Fig. 4: Impact of sQTLs on splice sites and RBP binding sites.

a Distribution of the absolute change in splice site strength for sQTLs with low, moderate and high effect sizes (MD value). b Distribution of the absolute deltaSVM value (∣deltaSVM∣) of sQTLs and non-sQTLs, for RBPs with significantly different mean ∣deltaSVM∣ between sQTLs and non-sQTLs (two-sided Wilcoxon Rank-Sum test, FDR < 0.05, total sample size for each test listed as follows: n_RBFOX2 = 509, n_PRPF8 = 1,133, n_GTF2F1 = 376, n_SF3B4 = 595, n_GRWD1 = 736, n_PPIG = 691, n_GEMIN5 = 345, n_CSTF2T = 1,170, n_RBM15 = 373 and n_XRN2 = 450).
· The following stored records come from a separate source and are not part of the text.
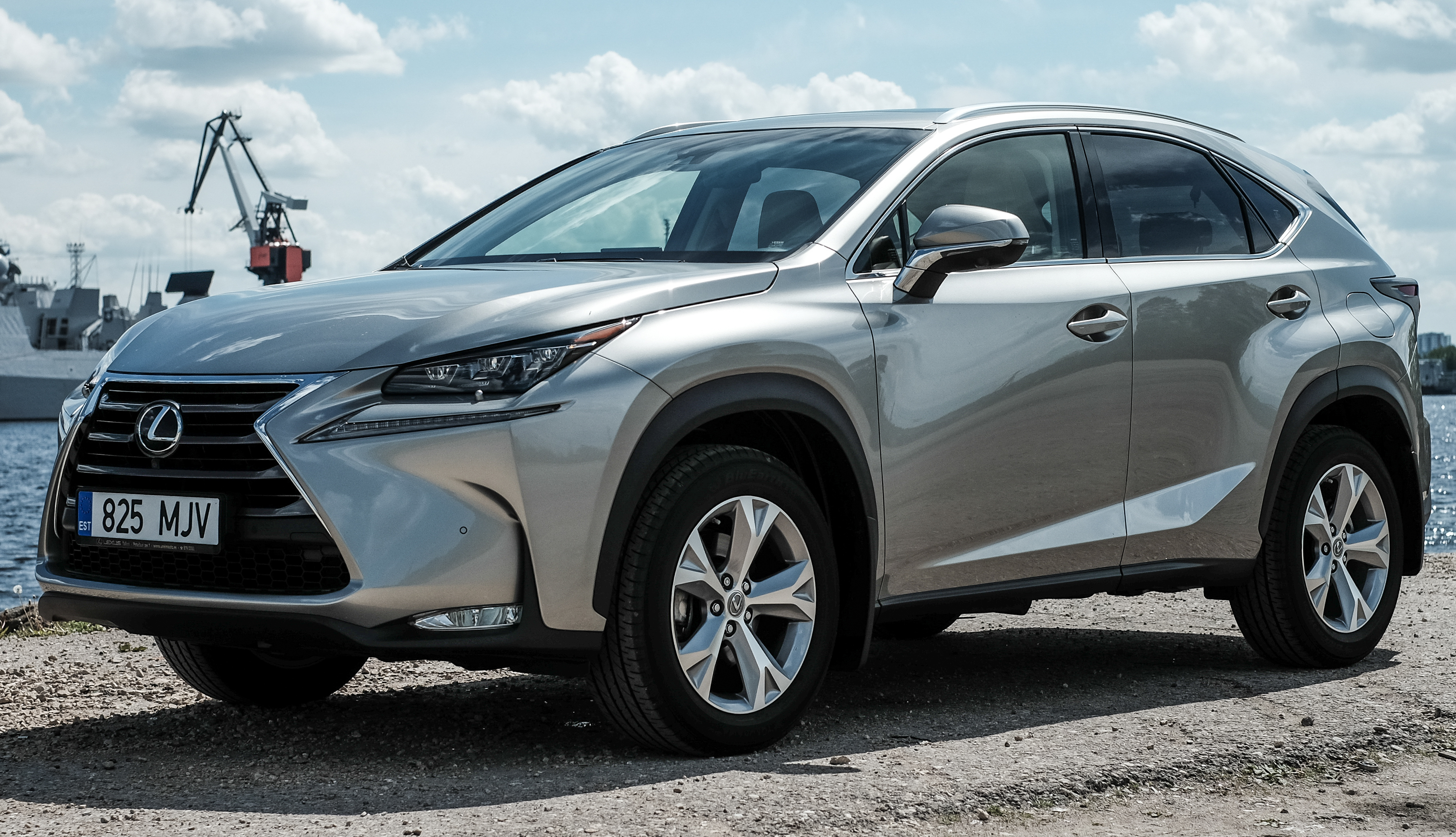 Lexus NX 200t 2015
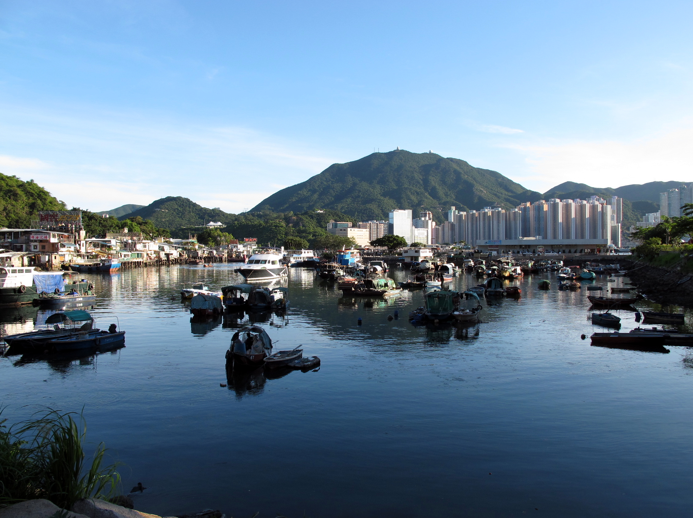 Sam Ka Tsuen Typhoon Shelter 三家村避風塘
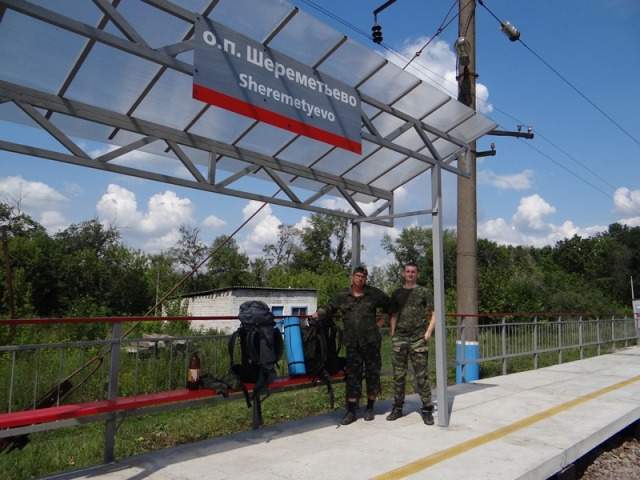 Станция Шереметьево

Data is shown as boxplots, where the box represents the first to third quartiles and the median, and the whiskers indicate ± 1.5 × interquartile range (IQR). c Modification of the binding sites of the RBPs RBFOX2 (left) and PRPF8 (right) by SNPs rs4959783 (chr6:3,260,093, G/A, ∣deltaSVM∣ = 2.48) and rs9876026 (chr3:11,849,807, T/G in the reverse strand, ∣deltaSVM∣ = 4.77), respectively. The lines represent the gkm-SVM scores of all possible (overlapping) 10-mers in a 100 bp window around the SNP. Those corresponding to the 10-mers overlapping the SNP are colored according to the allele. SNP positions are marked with a dashed line. The gray area includes the 90% middle gkm-SVM scores of 10-mers not overlapping the variant. The relative location of the predicted RBP motifs and the corresponding sequence logos are also displayed. In the logos, the SNP position is marked with an asterisk. Source data for a–c are provided as a Source Data file.